**Extracted records**.
--- --- ---

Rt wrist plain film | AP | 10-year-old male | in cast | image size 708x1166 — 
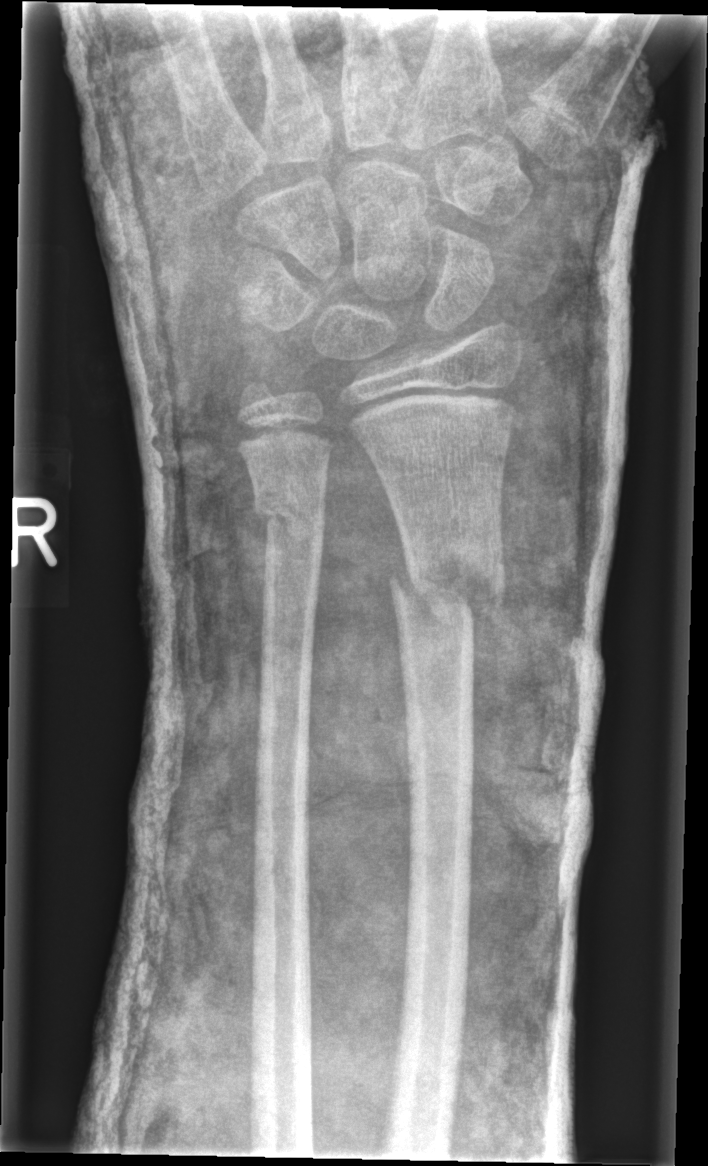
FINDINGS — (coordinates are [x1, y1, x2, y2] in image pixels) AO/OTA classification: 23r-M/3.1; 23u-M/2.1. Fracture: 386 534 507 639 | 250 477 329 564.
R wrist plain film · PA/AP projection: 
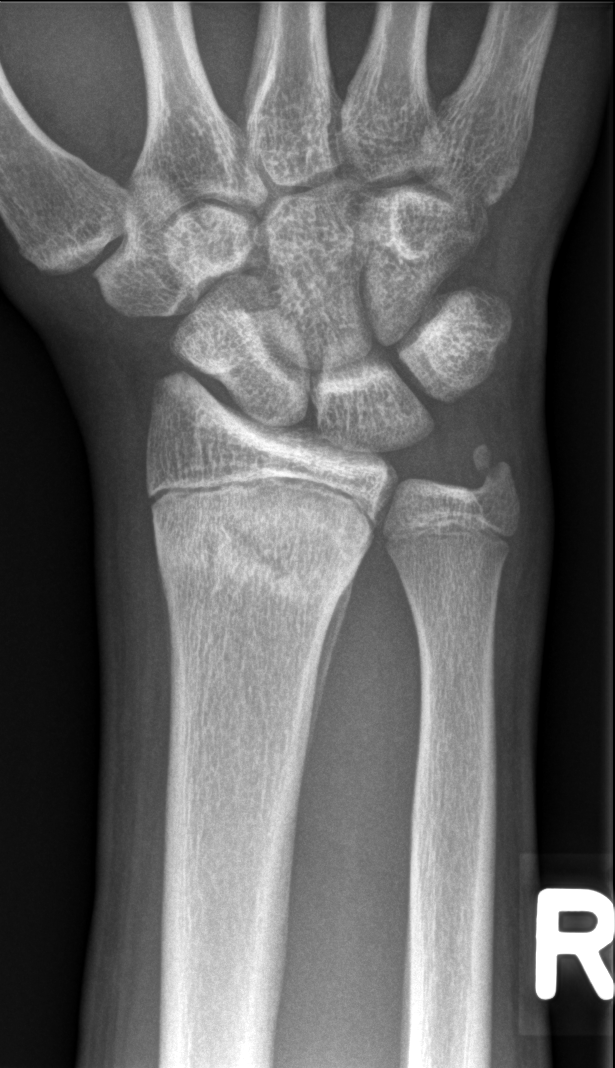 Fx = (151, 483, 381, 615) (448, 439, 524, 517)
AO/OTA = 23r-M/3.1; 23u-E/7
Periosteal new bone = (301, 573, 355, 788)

--- --- ---

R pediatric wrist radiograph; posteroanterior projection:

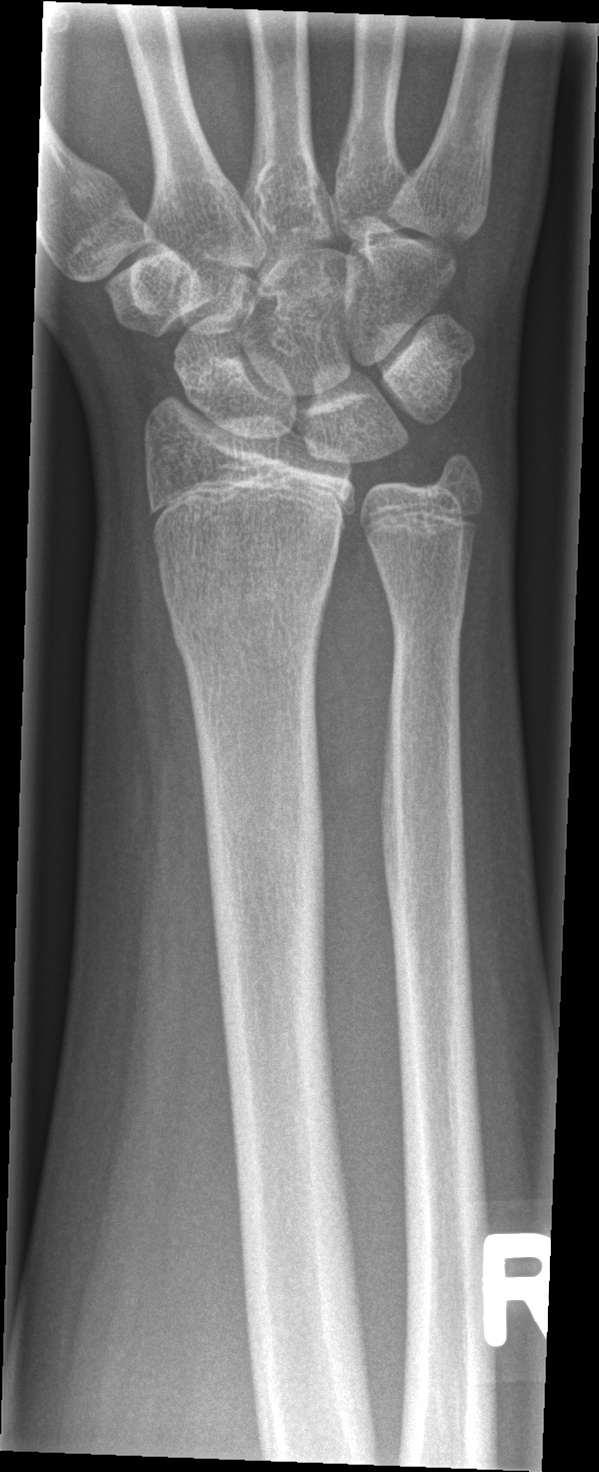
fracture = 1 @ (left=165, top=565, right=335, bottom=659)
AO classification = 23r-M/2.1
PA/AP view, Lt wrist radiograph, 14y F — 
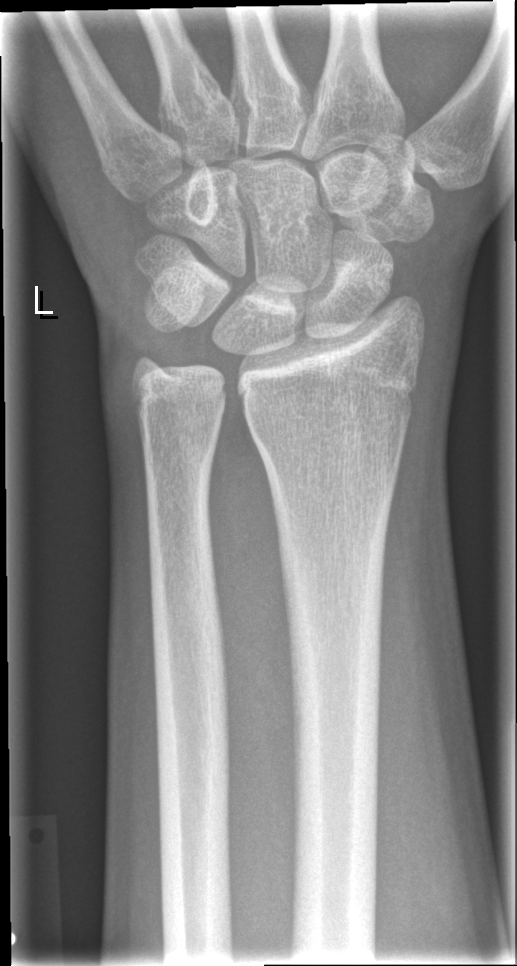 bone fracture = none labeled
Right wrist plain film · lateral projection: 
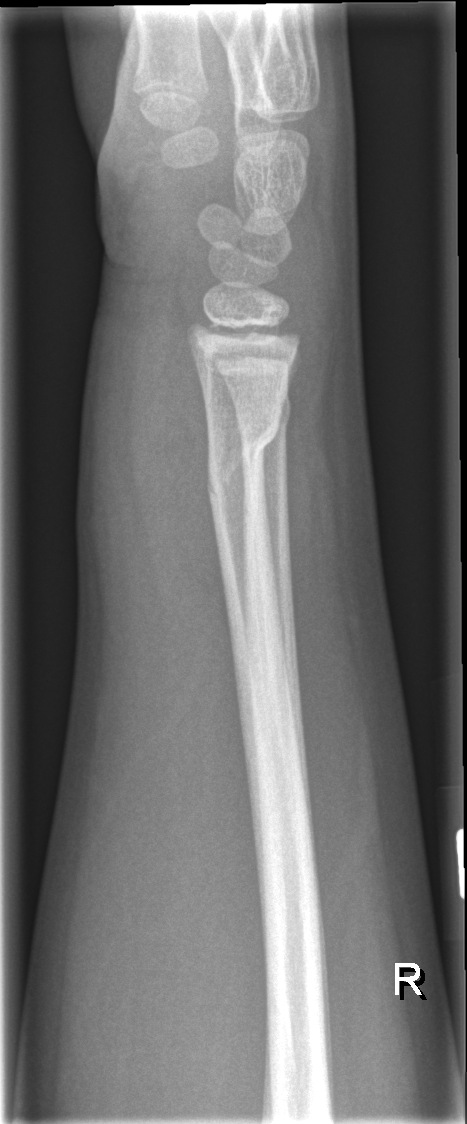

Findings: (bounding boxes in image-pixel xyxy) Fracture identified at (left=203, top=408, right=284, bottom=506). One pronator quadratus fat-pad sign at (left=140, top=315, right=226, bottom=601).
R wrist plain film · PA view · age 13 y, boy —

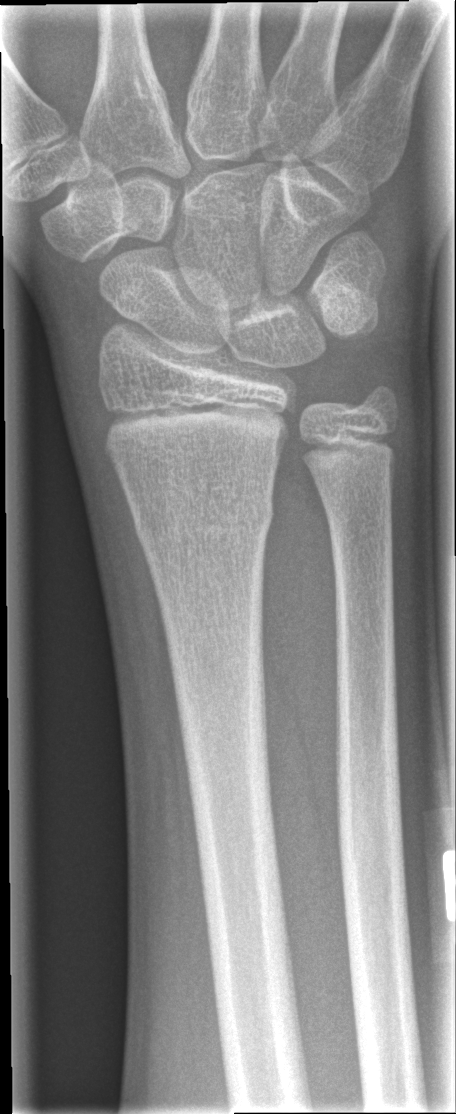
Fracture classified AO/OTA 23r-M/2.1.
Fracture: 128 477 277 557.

--- --- ---

Text only, no pictures: please print exactly the lines above from the line with "R wrist plain film · PA/AP" up to and including the line with "Periosteal new bone = (301, 573, 355, 788)", and nothing else.

**Response to this task**.
R wrist plain film · PA/AP projection: 
 Fx = (151, 483, 381, 615) (448, 439, 524, 517)
AO/OTA = 23r-M/3.1; 23u-E/7
Periosteal new bone = (301, 573, 355, 788)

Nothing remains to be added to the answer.